There is a big difference here between conceptual and non-conceptual cognition of Mary. With non-conceptual cognition, there are no categories. Even though there is no category of “Mary,” nevertheless, we are seeing Mary. That is an objective fact about this person: she is Mary, not Susan. Also objective is what kind of object we are seeing. We’re not seeing just colored shapes; we are seeing a commonsense object, a body – not a table – a body that can also be heard and known through the other senses. Further, we are not just seeing a body, but we are seeing a human being, a person, specifically a young female human, not a male giraffe. Which person are we seeing? Mary, an individual person with an uncommon defining characteristic and a name. We’re not seeing Susan. But we don’t cognize her as the young woman Mary unless we cognize her conceptually through the object category of this specific young woman designated with the name “Mary.”

Do you see the difference between non-conceptual and conceptual cognition? With non-conceptual cognition, we are seeing a person. We are seeing Mary. But, initially we don’t know that from the first moment of seeing a person. In order to know that it’s my host Mary, we need to fit her conceptually into the right category. The wrong category would be someone that I never met before.

Conceptual thought, then, is not just the voice going on in our heads. It includes the conceptions and pre-conceptions of the things that words refer to, which we need to make sense of what we are experiencing and communicating with others. Otherwise we couldn’t understand language.

Conceptions without Language

We can also have conceptions without language. A dog has the conception or category “my master.” Every time it smells a certain person, it fits it into this category and conceptually knows the person as “my master.” For the dog, “my master” is usually represented by a smell, but without a word for it. It doesn’t have to be represented by a visual image. Animals have conceptual cognition. After all, how does a baby lion know what is food? A baby lion learns just as a baby human learns.

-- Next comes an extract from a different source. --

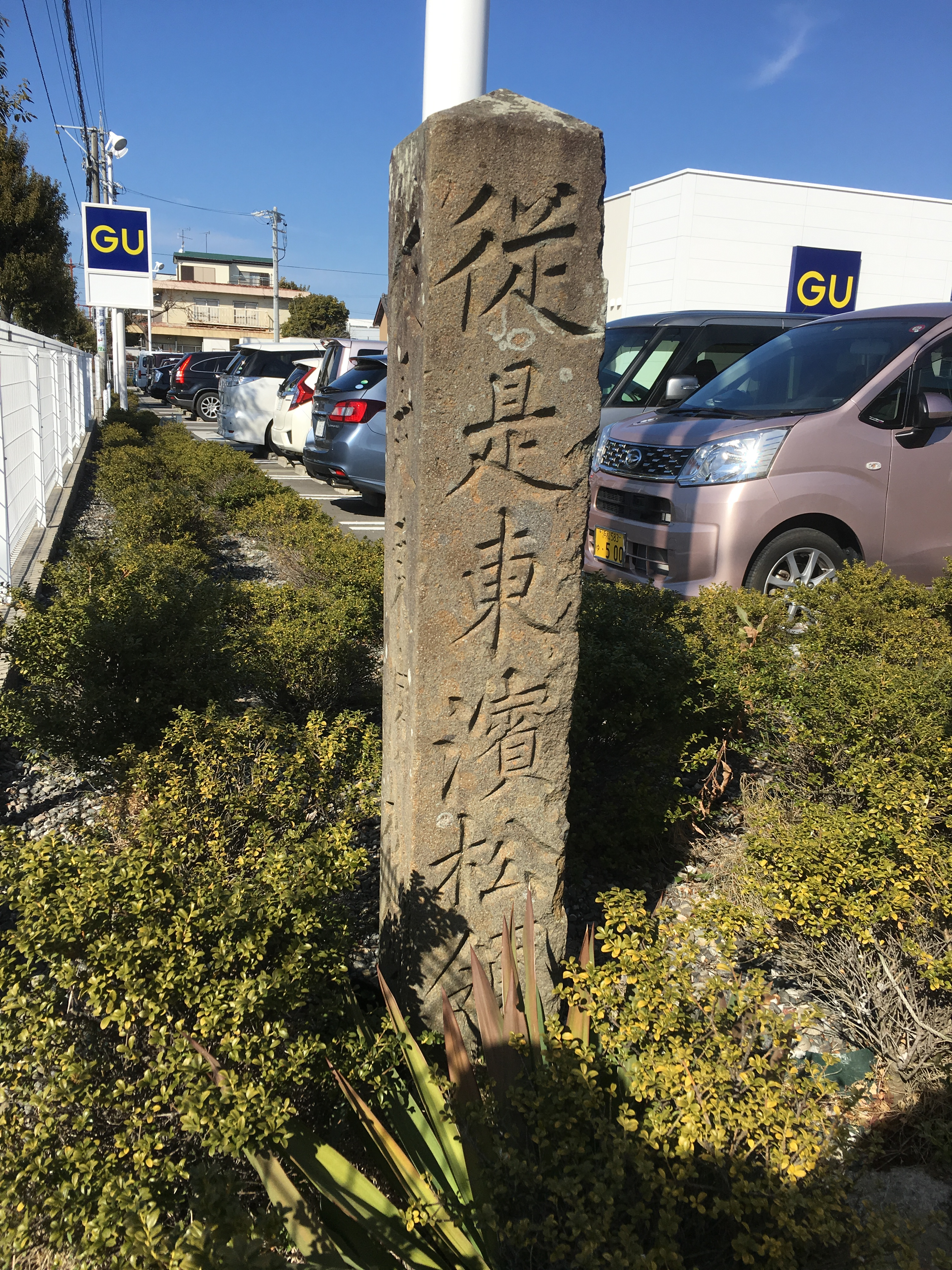 浜松藩の私領傍示杭（従是東浜松領）

So, how does a baby learn what is food and what is not food? Initially, a baby puts everything in its mouth, but eventually it learns to exclude what is not food and to differentiate food from not food. Otherwise, for the rest of its life that baby will need to stick everything in its mouth in order to know if it is eatable or not. But remember, categories, like the category “food,” are static phenomena; they do not grow organically. What the baby needs to learn is what items fit properly into the category “food” and what items to exclude. The same is the case with a baby lion. The difference is that a baby human eventually learns to designate the category “food” with the word “food”; the baby lion doesn’t learn a word for it.

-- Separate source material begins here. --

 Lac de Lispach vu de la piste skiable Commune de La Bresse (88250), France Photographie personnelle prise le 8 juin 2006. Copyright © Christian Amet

Ascertaining the Items That Fit into a Mental Category

How do we know which items fit in which categories? We need to analyze carefully here. Some categories, like “food,” are naturally part of our biological make-up. No one needs to teach us that there is such a thing as food – we’re not talking about learning a word for it – and that certain substances are, in fact, food and we need to put them in our mouths, chew and swallow. We all need food to survive and instinctively we eat; and, as mammals, we have the instinctive need to suckle mother’s milk. The issue is what do we think fits into the category of food. For some species, like lions, they naturally include meat in the category of food, but not grass, for instance. For different species, different items are instinctively regarded as food. A cow instinctively eats grass, not meat. For humans, though, it’s not so straightforward.

The composite defining characteristic of the category “food” is something that performs the function of making the unpleasant sensation of hunger go away when ingested. Many things can do that, including both milk and rotten garbage. Although sucking on a rubber pacifier might satisfy a baby’s need for comfort, it does not make the sensation of hunger go away. So, through personal experience and trial and error, the baby learns to exclude the rubber pacifier, toys, and so on from the category “food.”

But how does it learn to exclude rotten garbage? Of course, if something tastes bad or burns the mouth, like chili peppers, the baby won’t eat it and will not consider it as food. But what about a cookie that has fallen in the dirt but still tastes good? The dirty cookie still has the individual defining characteristic feature that it will make the unpleasant sensation of hunger go away if eaten. 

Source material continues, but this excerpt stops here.